Après avoir joué longtemps avec ce trésor inattendu, nous finissons par coucher Roberto dans la chambre qu’il a choisie. Il s’endort instantanément. Marsh et moi nous dirigeons vers la seconde chambre quand il m’attrape par le bras et me glisse à l’oreille :

– Je n’ai pas envie de dormir ici, viens, on sera mieux dans la pièce tout en bas.

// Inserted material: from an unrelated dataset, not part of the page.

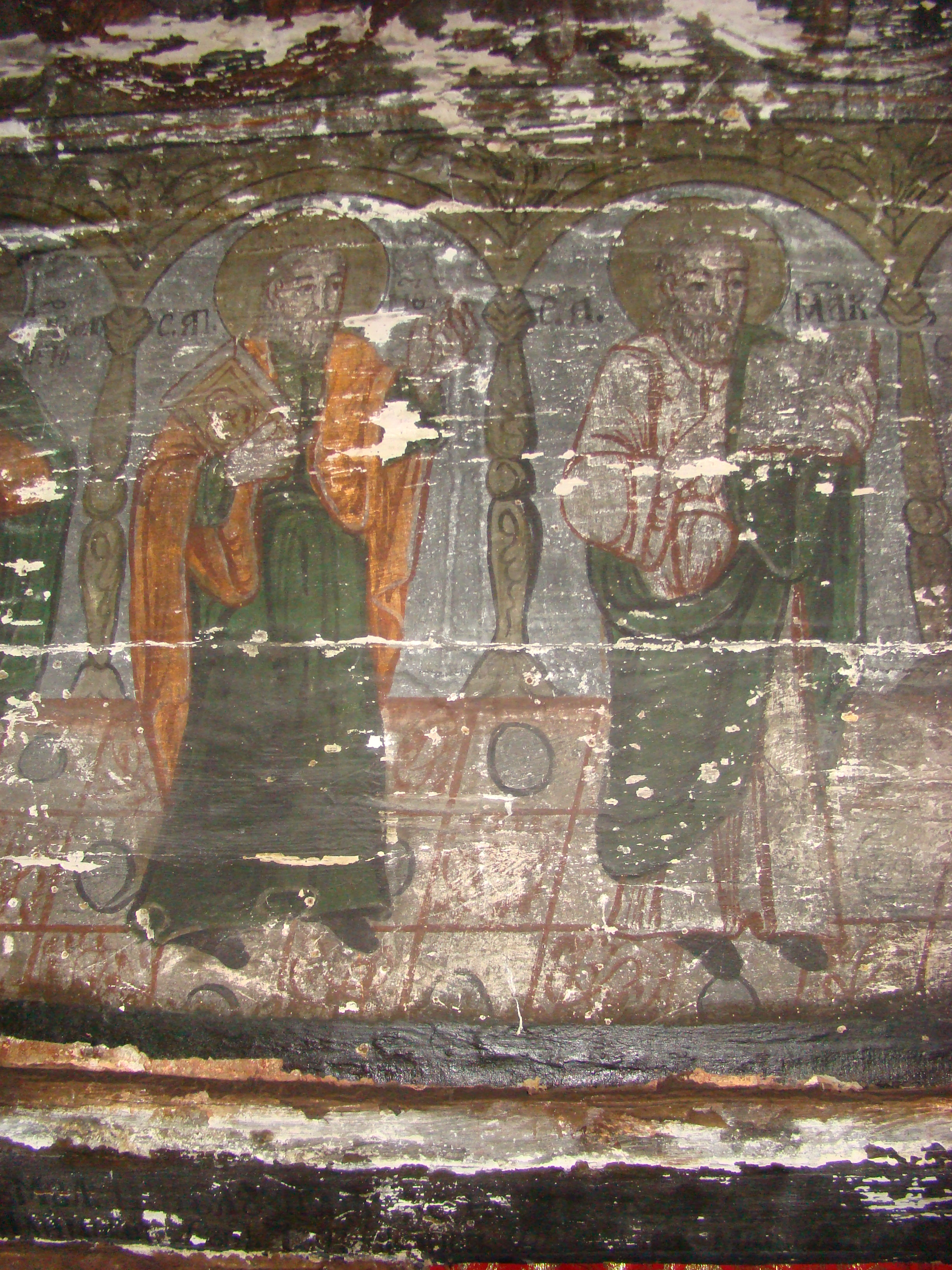 Biserica de lemn "Adormirea Maicii Domnului" a mănăstirii Bic, strămutată din satul Stâna

Je me lève très tôt ce jour-là, enfile rapidement mon jean et un tee-shirt blanc qui traîne au milieu des peaux de lapin. Je me précipite aux toilettes, à l’étage. Le petit être qui m’habite se manifeste, réglé comme un réveil-matin. J’entends la porte d’entrée s’ouvrir. Entre deux hoquets, je murmure :

– Entre, fais-toi couler un café, j’arrive.

Je passe à la salle de bains, me rince la bouche et me lave les dents.

L’escalier grince sous les pas de Marsh. Il pénètre dans la cuisine, s’approche de la silhouette de dos, la saisit par les hanches pour embrasser sa nuque, comme tous les matins. Elle se retourne et lui balance une claque bien sonore sur la joue. Il recule, abasourdi.

J’entre dans la pièce à mon tour. Ils se fusillent du regard tous les deux. Marsh scrute l’autre fille vêtue comme moi d’un jean et d’un tee-shirt blanc, me dévisage. Il ne comprend pas.

– Marsh, je te présente ma sœur, Émilie. Je vois que vous avez déjà fait connaissance. C’est ma jumelle. On se déteste. On est presque identiques, mais il y a un détail qui nous diffère. Regarde ses yeux.

Il s’approche d’Émilie. Dans ce visage en miroir, il découvre un iris pistache-noisette et un autre bleu. Infiniment bleu.